Si la littérature est le lieu où la réalité se révèle de la manière la plus saisissante et la plus dérangeante, alors ce roman est un grand livre de littérature ! Un juge du régime des mollahs, condamné à perpétuité, écrit en prison : " Je sais que seuls mes crimes importent, mais mon récit pourrait vous aider à comprendre la fabrique des criminels. " Il raconte son enfance misérable, partageant la chambre d'un grand-père moribond dont il est le " garçon-pipi " , puis l'amour de sa vie, incestueux mais merveilleux, de la perte duquel il ne se remettra jamais. Pour épuiser sa douleur et sa haine, il s'enrôle à la guerre. " J'étais en guerre contre mon destin, et on me donnait une arme et un champ de bataille". Adolescent en quête de martyr, il est envoyé dans une école religieuse pour devenir juge et se prend pour le " Talleyrand iranien " . Il décrit les ressorts d'un régime de terreur, de tortures, de trafic d'organes, d'espionnage généralisé... Un incident va l'inciter à rendre visite à une adolescente en prison, puis, en catimini, à 117 autres jeunes et belles détenues. " Le viol me révulsait, me rebutait, vous comprenez ? J'avais besoin d'être admiré. Je leur apportais des plaisirs à hauteur de liberté. Je les traitais comme des femmes courtisées. Je rendais hommage à leur féminité bafouée. " Alors, ce " violeur attentionné et délicat " , qui reconnaît avoir condamné à mort des innocents, est-il un bouc-émissaire qui paie pour les crimes d'un régime dont les vrais puissants sont exonérés, ou un monstre manipulateur dont la bonne conscience dénonce encore plus la profonde perversion ? Au lecteur de juger. Peut-on être à la fois victime et bourreau ? On se sent mal à l'aise à ressentir de l'empathie pour ce criminel, voire à s'identifier à lui.
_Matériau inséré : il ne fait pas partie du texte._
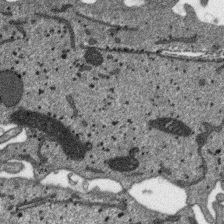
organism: Human
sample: Lung epithelial cells infected with SARS-CoV-2
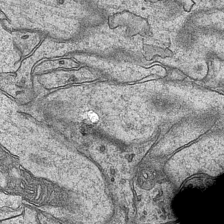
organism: Mouse
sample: CA1 Hippocampus
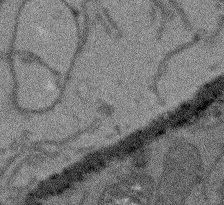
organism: Arabidopsis thaliana
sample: Root tip
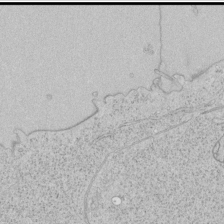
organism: Human
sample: Mitochondria in HCT116 cells
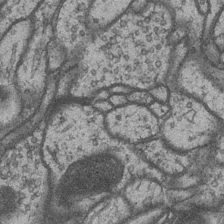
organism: Drosophila
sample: Optic medulla
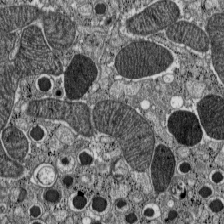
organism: C57BL Mouse
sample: Pancreatic islet
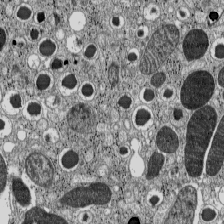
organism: C57BL Mouse
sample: Pancreatic islet
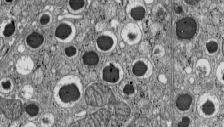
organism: C57BL Mouse
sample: Pancreatic islet
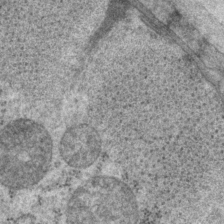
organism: P. pacificus
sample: Pharynx
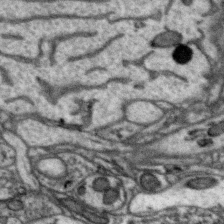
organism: Zebra finch
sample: Brain
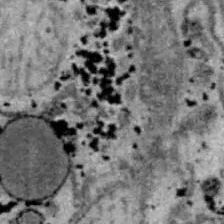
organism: Mouse
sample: Liver from an obese (ob/ob) mouse
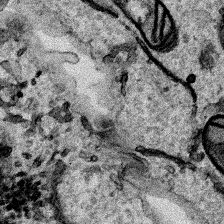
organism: Human
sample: Mitochondria in HCT116 cells
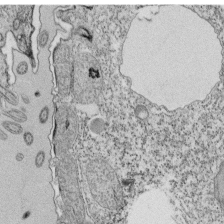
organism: Tetrahymena
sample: Cilia in tetrahymena
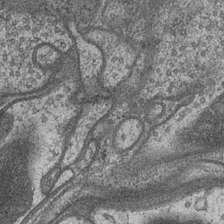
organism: Drosophila
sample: Optic medulla
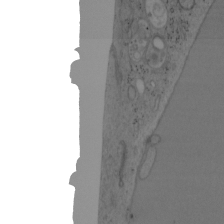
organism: Mouse
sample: OT-I killer T cells with ID8 ovarian cancer cells
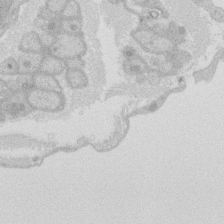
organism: Rat
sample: Salivary granule
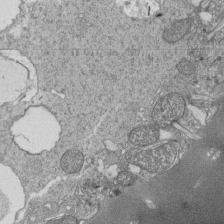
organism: Tetrahymena
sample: Cilia in tetrahymena
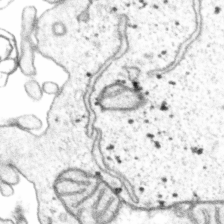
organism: Human
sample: HeLa cells
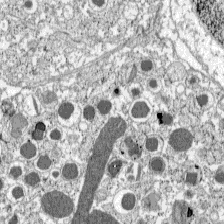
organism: C57BL Mouse
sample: Pancreatic islet
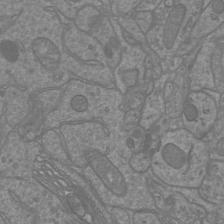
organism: Mouse
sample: Cortical neurons
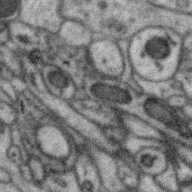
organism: Zebra finch
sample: Brain
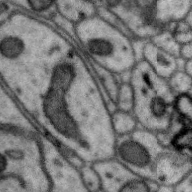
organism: Zebra finch
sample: Brain
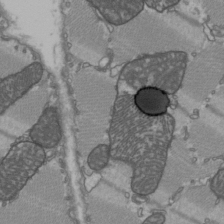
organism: C57BL Mouse
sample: Heart
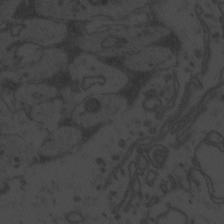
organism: Zebrafish
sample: Macrophage infected with Toxoplasma gondii
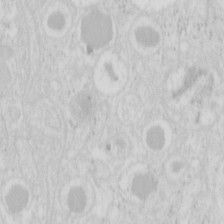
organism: Mouse
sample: Pancreas
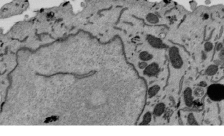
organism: Mouse
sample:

Chaque année Sorj Chalandon nous dit qu’il n’écrira plus de livre sur son père, et pourtant, chaque année il y revient. Cette fois il touche le sujet en plein cœur, puisqu’il décrit son errance dans les rues de Paris lors de sa fugue à 17 ans. Il y conte l’adolescence, la rage contre l’injustice, l’engagement, les coups durs et surtout, les belles rencontres salvatrices. Cette fois encore Chalandon m’a émue par sa sincérité et la qualité de sa plume.